> [Dataset content]
○ ○ ○ ○
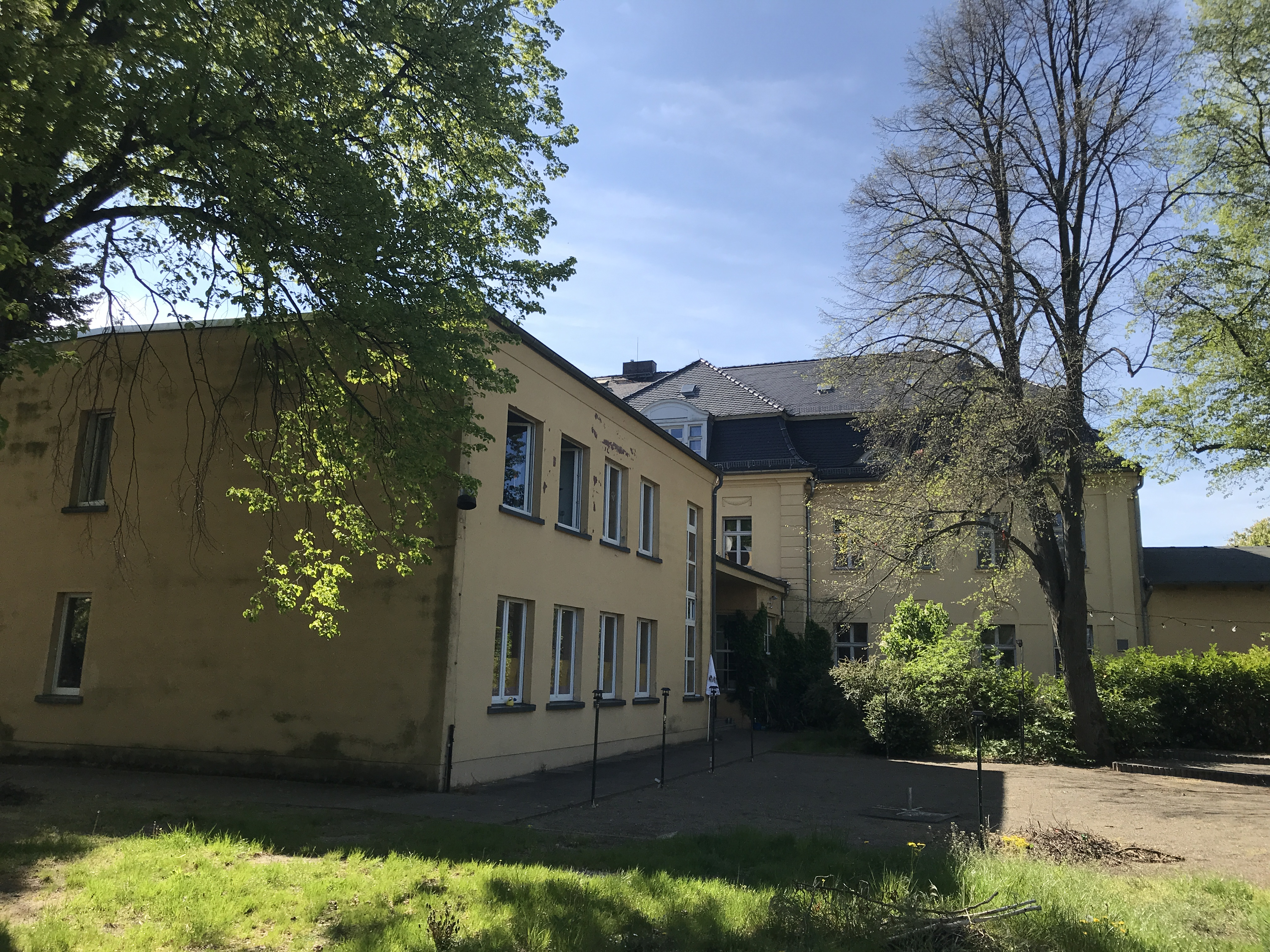 Das Gutshaus Wahlsdorf ist ein Herrenhaus aus den Jahren 1914/1915 in Wahlsdorf, einem Ortsteil der Stadt Dahme/Mark im Landkreis Teltow-Fläming in Brandenburg.
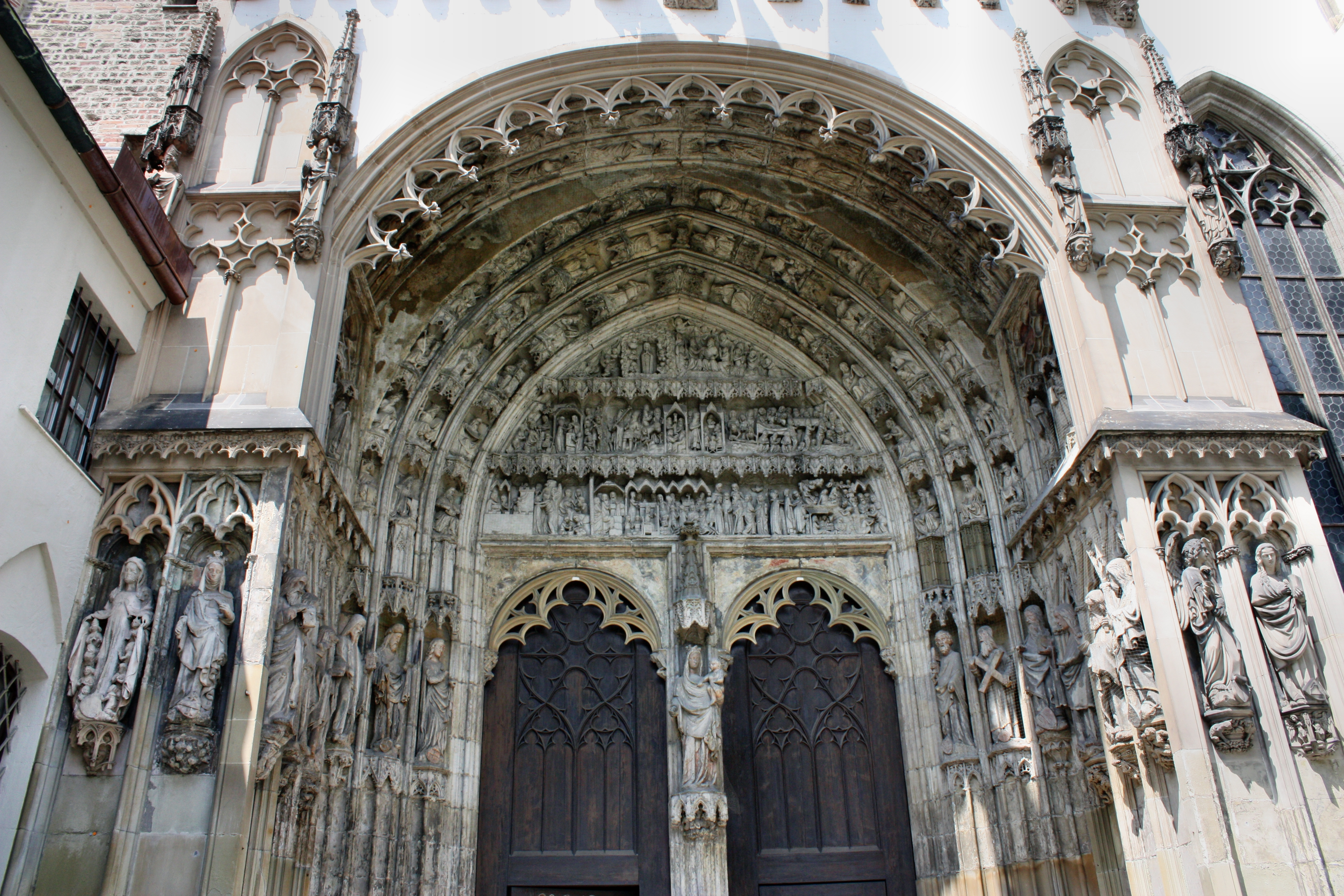 Eingangspforte zum Dom Unserer Lieben Frau, Augsburg
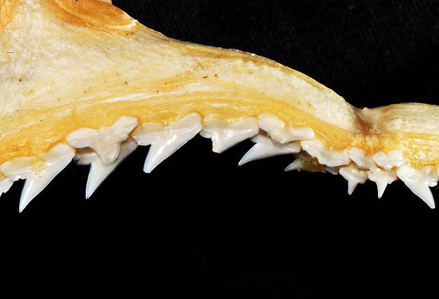 Sphyrna tudes
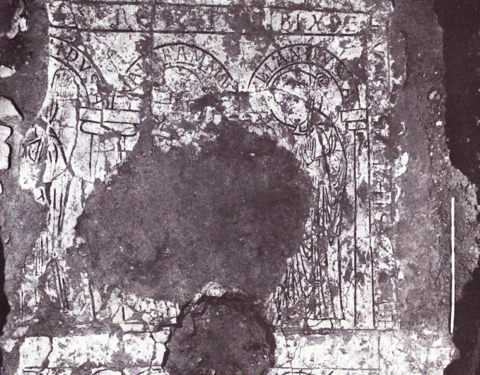 Ausschnitt aus der Archäologischen Grabung in der Kirche von Kloster Benediktbeuern
○ ○ ○ ○
> [What is being asked] An exact transcription of the material is required, without any pictures.

> [Answer box]
 Das Gutshaus Wahlsdorf ist ein Herrenhaus aus den Jahren 1914/1915 in Wahlsdorf, einem Ortsteil der Stadt Dahme/Mark im Landkreis Teltow-Fläming in Brandenburg.
 Eingangspforte zum Dom Unserer Lieben Frau, Augsburg
 Sphyrna tudes
 Ausschnitt aus der Archäologischen Grabung in der Kirche von Kloster Benediktbeuern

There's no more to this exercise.